*Your assignment:*
Please return the listing exactly as written, but without its pictures.

*Source material:*
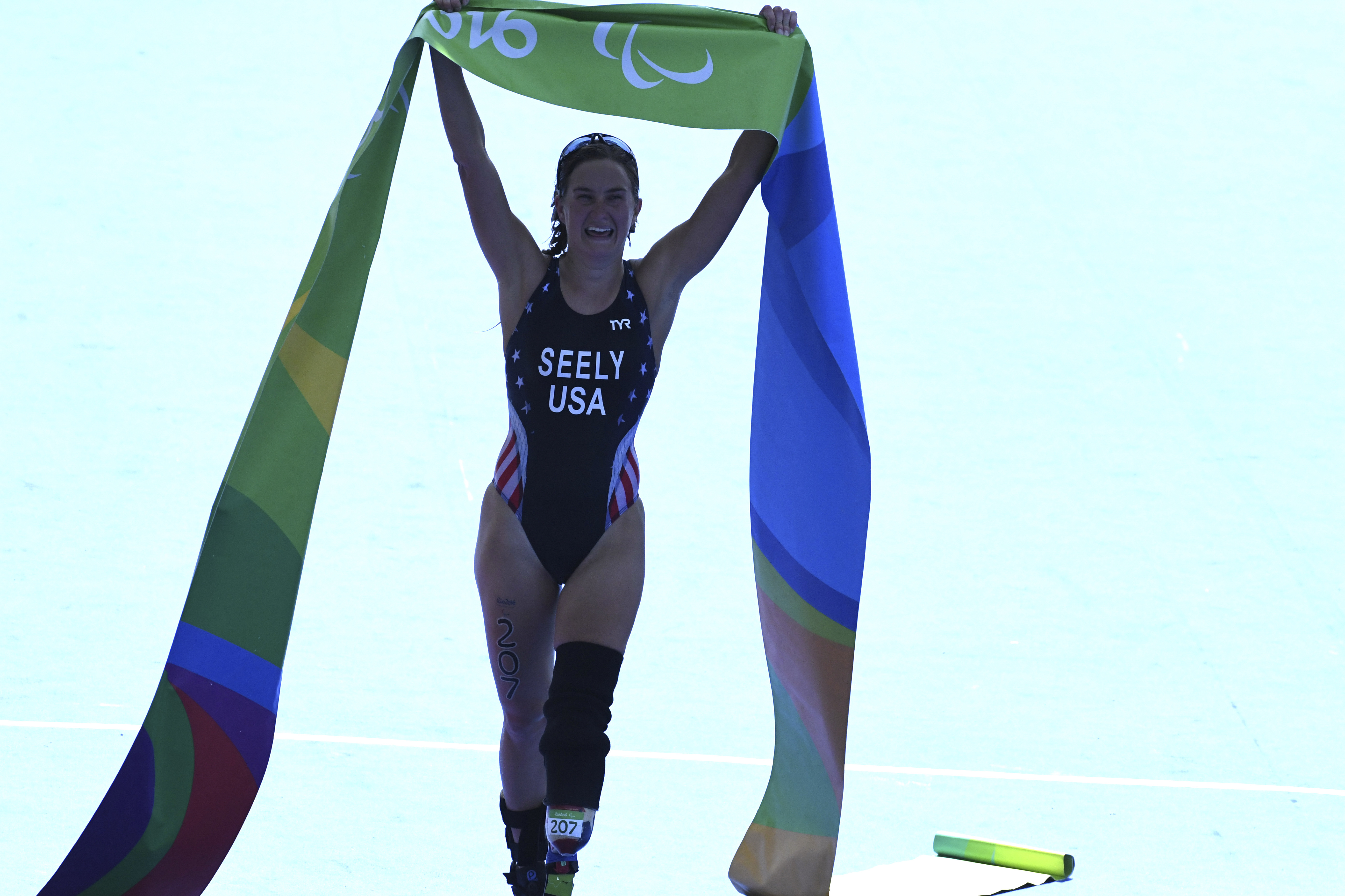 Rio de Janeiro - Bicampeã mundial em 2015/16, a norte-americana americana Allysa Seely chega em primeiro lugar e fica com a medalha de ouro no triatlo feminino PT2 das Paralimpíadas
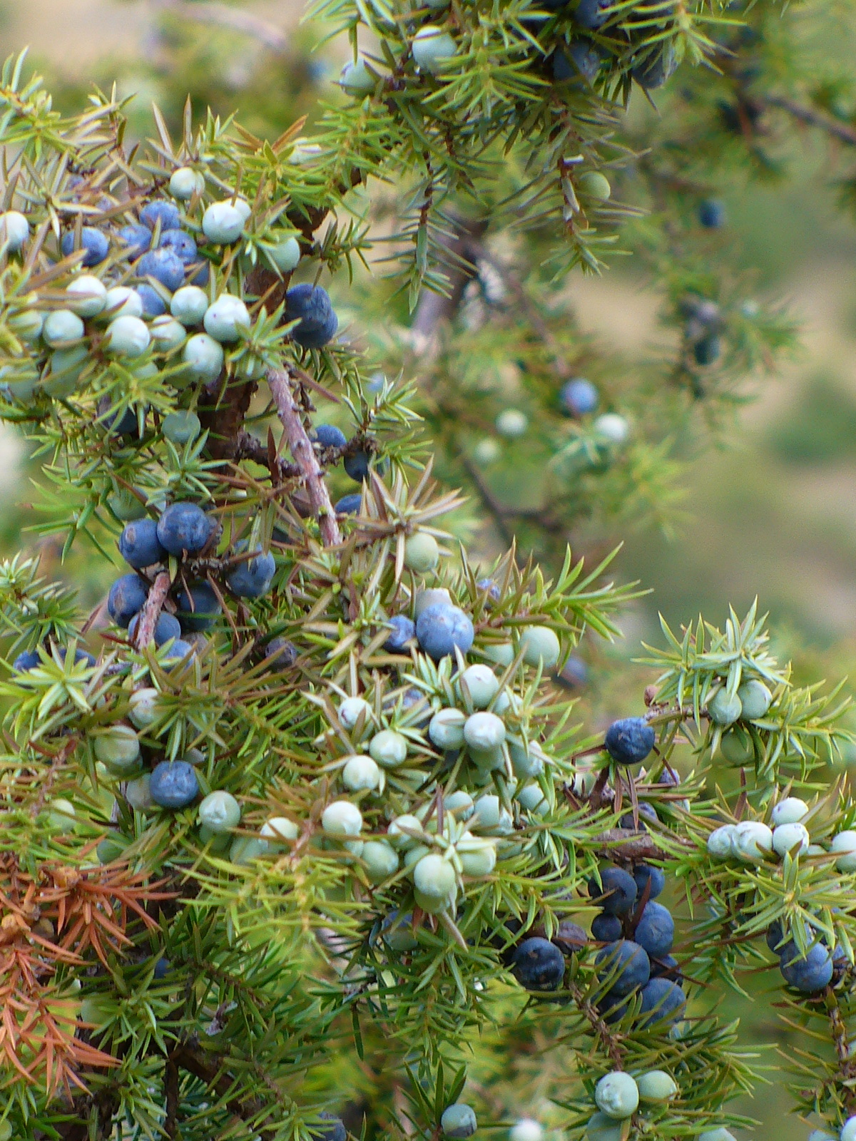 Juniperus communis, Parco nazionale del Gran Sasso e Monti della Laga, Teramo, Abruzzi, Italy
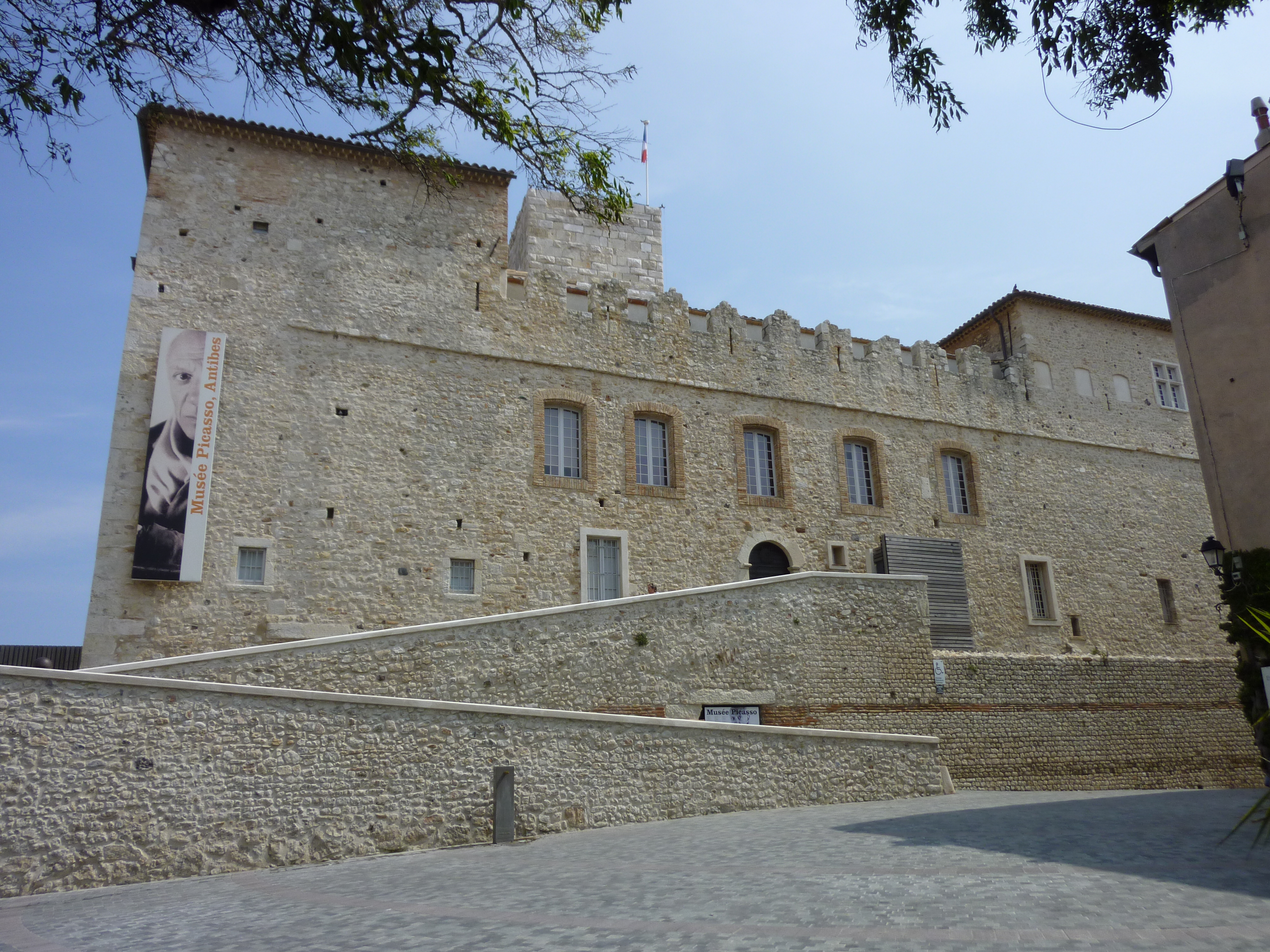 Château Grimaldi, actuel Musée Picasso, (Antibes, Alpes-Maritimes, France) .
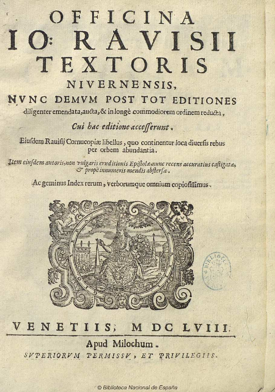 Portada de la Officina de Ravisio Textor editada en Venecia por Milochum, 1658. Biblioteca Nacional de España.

*The answer:*
 Rio de Janeiro - Bicampeã mundial em 2015/16, a norte-americana americana Allysa Seely chega em primeiro lugar e fica com a medalha de ouro no triatlo feminino PT2 das Paralimpíadas
 Juniperus communis, Parco nazionale del Gran Sasso e Monti della Laga, Teramo, Abruzzi, Italy
 Château Grimaldi, actuel Musée Picasso, (Antibes, Alpes-Maritimes, France) .
 Portada de la Officina de Ravisio Textor editada en Venecia por Milochum, 1658. Biblioteca Nacional de España.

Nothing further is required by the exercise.